If you have European ancestors, there is a good change they ate oatmeal in the morning. If you are from Asia, rice porridges or rice soup noodles are the staple morning cuisine. If your ethnicity originated from the America’s it was most likely corn meal, known as grits. From Persia, more wheat-meals. Many African’s traditionally start the day with millet porridge. Russian’s more from Barley porridge. Pacific Islanders eat taro root porridge.

‘Remember, the emphasis of Chinese dietary therapy is not high nutrition. It is first, ease-of-digestion… there is nothing easier for a human to digest than porridge!’

Why did so many ancient cultures believe porridge was so important?

This is interesting question for us, as our ancestors had no nutritional science and technology, so they relied on food availability, their senses – taste, smell, colour, texture and importantly how they feel after the meal. As in Chinese medicine, food can only be understood by eating it, usually in large quantities and over long periods of time. Successful cultures (i.e. the ones we have today) identified what works best for individuals and groups in both the short and long-term. They used this knowledge of their experience in creating food traditions, carefully selecting and making those foods and meals central and important to daily or seasonal life.

Look into what your ancestors ate for breakfast and try it for yourself. Using long-term observation, many cultures realized porridge gives you good sustainable energy and long-term good digestion. Good digestion maximizes Qi and Blood production from the foods you eat. Maximum Qi and Blood function gives you the greatest chance for order and harmony. The greatest order and harmony give you the strongest physical, emotional and spiritual wellbeing. Strong physical, emotional, spiritual wellbeing gives you, not only the chance to avoid ill health, but also the best chance to live out your true potential. Individuals who live closest to their true potentials are the foundation of successful cultures!
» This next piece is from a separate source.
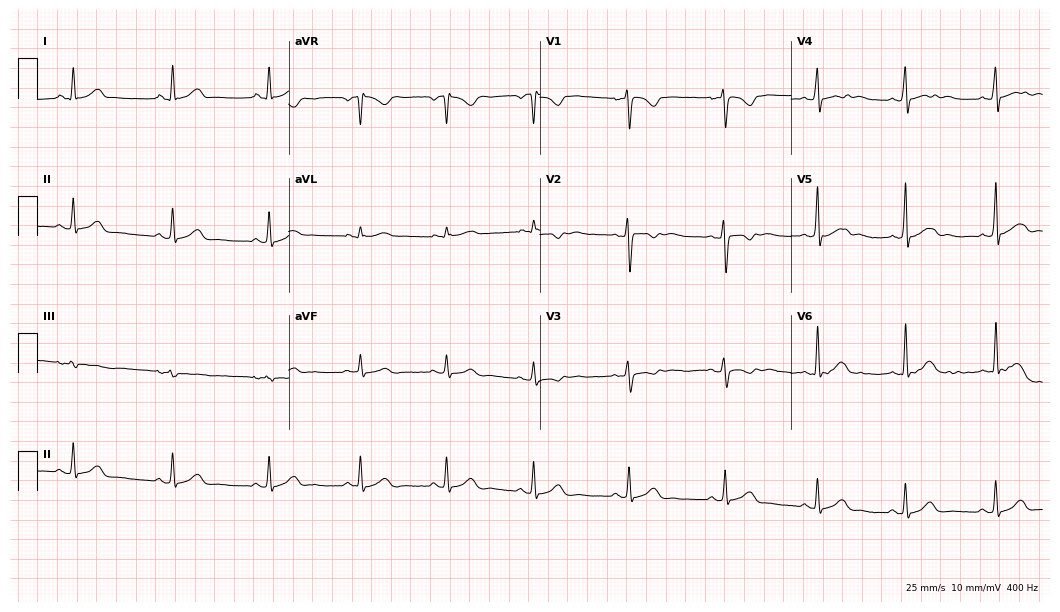
12-lead ECG from a 31-year-old female (10.2-second recording at 400 Hz). Recorded interpretation: within normal limits.
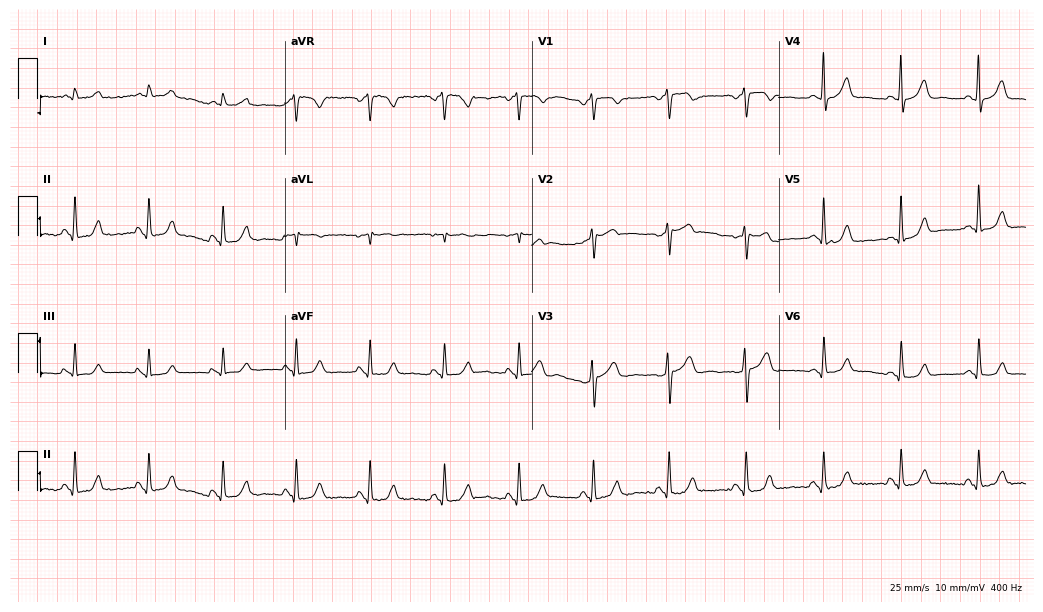
Electrocardiogram, a 69-year-old woman. Overall reading on record: normal ECG.

Why in Chinese medicine is white rice porridge considered to be the most beneficial base meal or staple?

This is a very interesting topic as Chinese Medicine has considered white rice porridge the most beneficial meal for human beings for over 3000 years. In modern nutrition from the West, it considers white rice porridge to be an over-cooked empty calorie starch that has little to no benefit, and some suggest that white rice is the cause of blood sugar disorders and weight gain.

Chinese medicine considers white rice to be the ‘holy grain’. Using the theory and methodology of Chinese medicine cost-benefit analysis, white rice is considered the easiest for humans to digest and produce clean energy. This goes back a long way – think about the original character for the all-important concept of Qi – vital energy, information and consciousness. The modern simplified character is 气 and the traditional character is 氣 – it is a rice grain with steam coming off it! Think about the word for porridge – 粥 zhōu – it is a rice grain between two woks.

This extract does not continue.